What do you call white people on a bench? NBA What do you call black people on a bench? RTA

how do u get a bonar? u look at your mum!!

So a plane flies into a world trade centre... That's not funny

Brenda said she found a pill to stop the effects of aging! It was a cyanide pill, Brenda is dead.

why did the boy loose his job.... because he was only 14,dont know how he got it in the first place Chuckles

Why did the plane crash? Because the pilot was a loaf of bread.

Stephen Hawkings walks into a bar. An impossible thing because he can't walk.

Q: whats red, spins, and screams? A: a baby in a blender

Why did the boy fall of the swing He had no arms

What do you call a hamburger with nothing inside of it?

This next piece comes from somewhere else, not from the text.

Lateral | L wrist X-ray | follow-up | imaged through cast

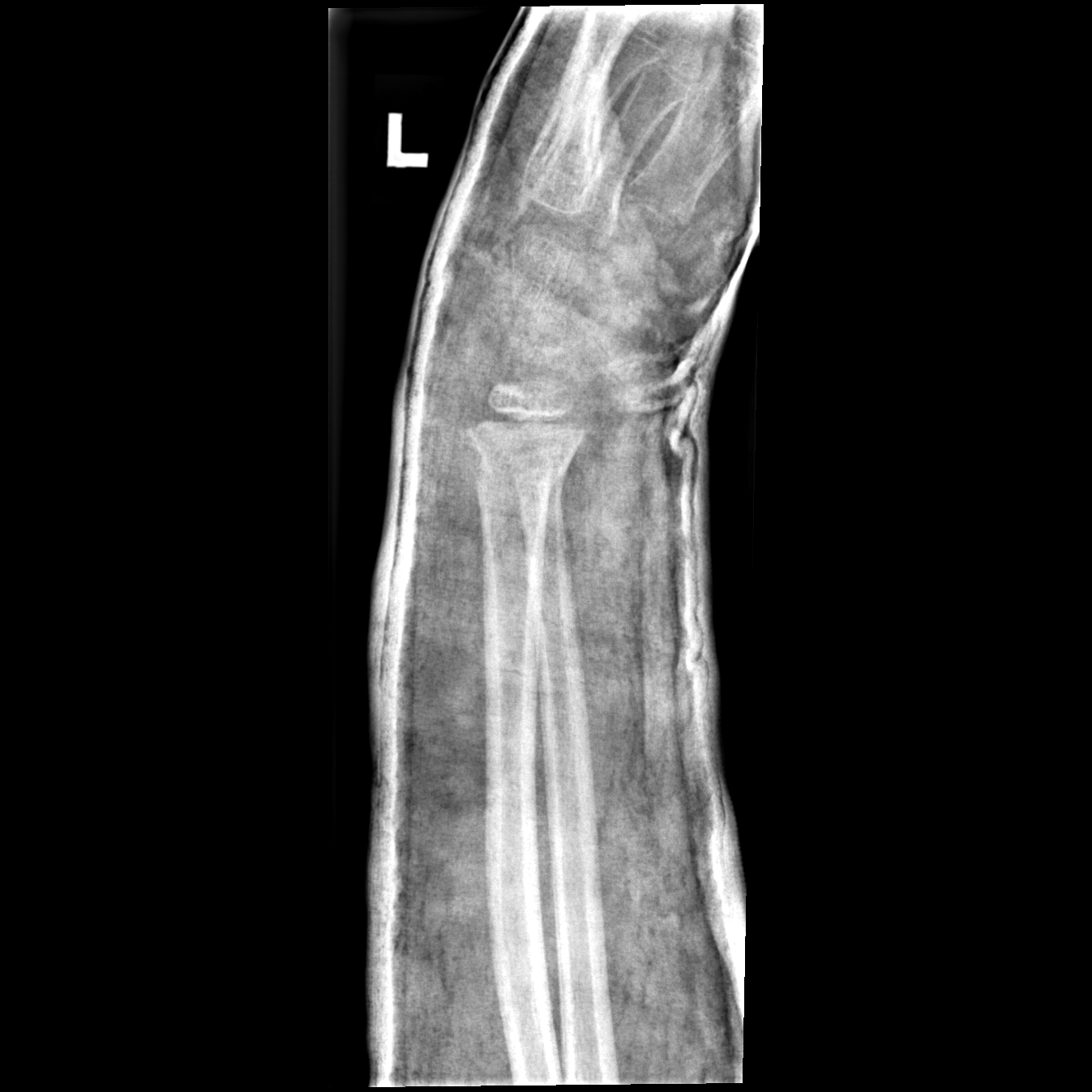
# boxes as x1,y1,x2,y2 (top-left / bottom-right, pixel units)
fracture: 465,409,592,488
ao: 23r-M/3.1

A virgin.

How do you kill batman? you stab him through the heart

Why was six afraid of seven? He wasn't. that joke is just a way to convince you that seven is a scary number.

"DUDE! THERE IS A KNIFE IN YOUR LEG!" "SERIOUSLY!"

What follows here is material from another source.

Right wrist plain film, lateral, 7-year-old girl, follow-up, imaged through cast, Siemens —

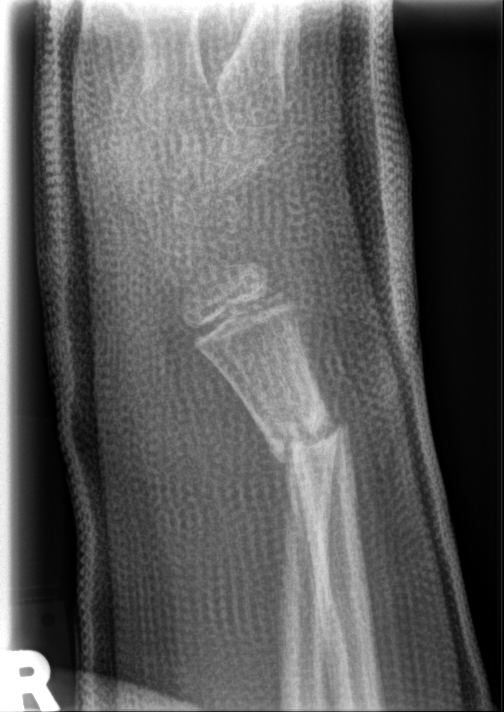
• Coordinates are [x1, y1, x2, y2] in image pixels.
• Bone fracture identified at <262,400>-<357,464>.
• Periosteal reaction — <270,445>-<324,631>.

what happens when a mexican makes love to an octopus? It makes a freaking weird looking animal

A man goes to the potty.

Why did Jerry Sandusky rape little boys? Because his penis was hard and he needed to get his nut off quick

What do you call a discrase of a living enviorment? African huts there so muddy

What did the child get from there parent on Christmas? Nothing. He's an orphan.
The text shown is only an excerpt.